I clicked the link thinking it wasn't that. Because I know and love that book.
For those that haven't read the sequel _Lila_ , I highly recommend it also. It
goes into _what Quality actually is_ in enormous detail, how it works, the
different types and levels. While _ZAMM_ is typically concerned with
relatively simple systems (like a motorbike) and how humans interact with
them, _Lila_ is more the biological, social, societal systems humans are a
part of, anthropology/anthropologists trying to study them, and how those
systems work, how each has its own Quality.. (long story!)
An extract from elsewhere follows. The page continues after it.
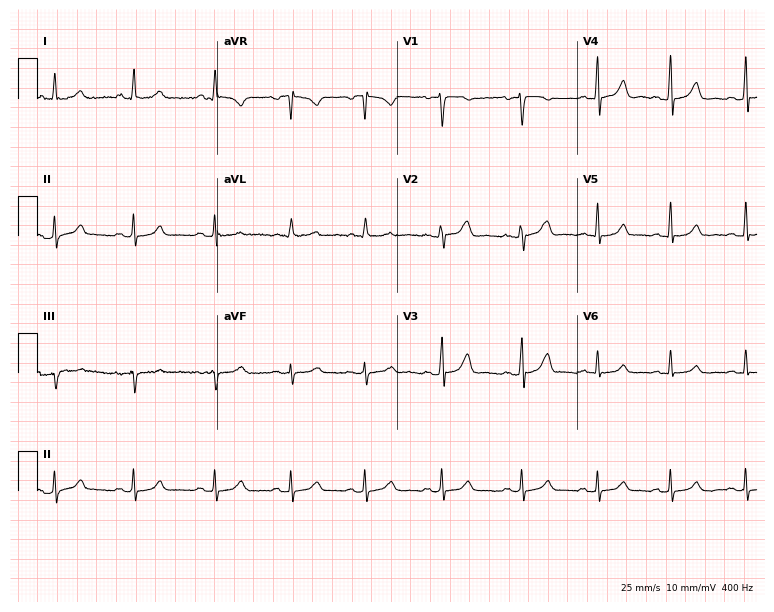
Resting 12-lead electrocardiogram. Patient: a 30-year-old female. Read as a normal ECG.
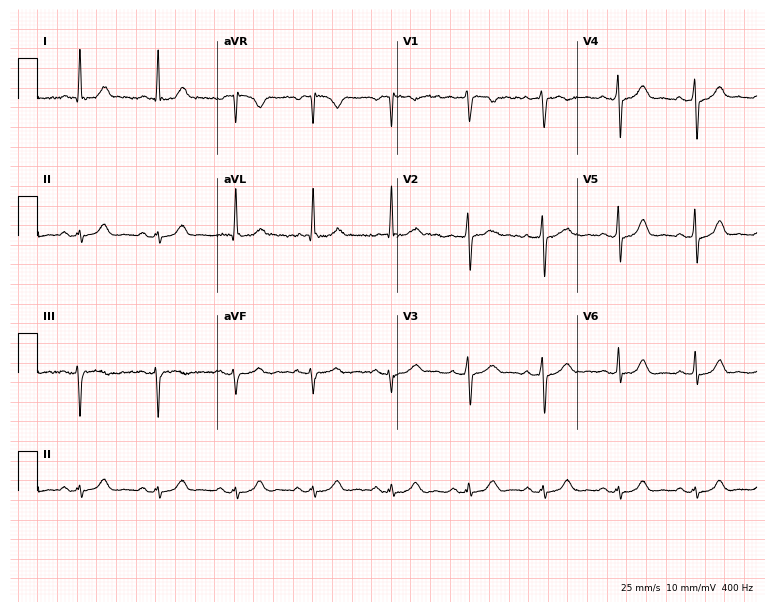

A few years ago I read Thoreau's _A Week on the Concord and Merrimack Rivers_
(1849) and was immediately struck by, well, the form is _exactly_ the same as
Pirsig's books - nature/observation writing interspersed with slabs of
philosophical/theoretical. _Lila_ is even mostly set on a boat going down a
river also. Thoreau probably does both styles better, but Pirsig has a focused
theme - 'has something to say'. So if you like Pirsig, you'll love Thoreau's
travel books.

------
fallingfrog
Pretty good description of what debugging code is like, too.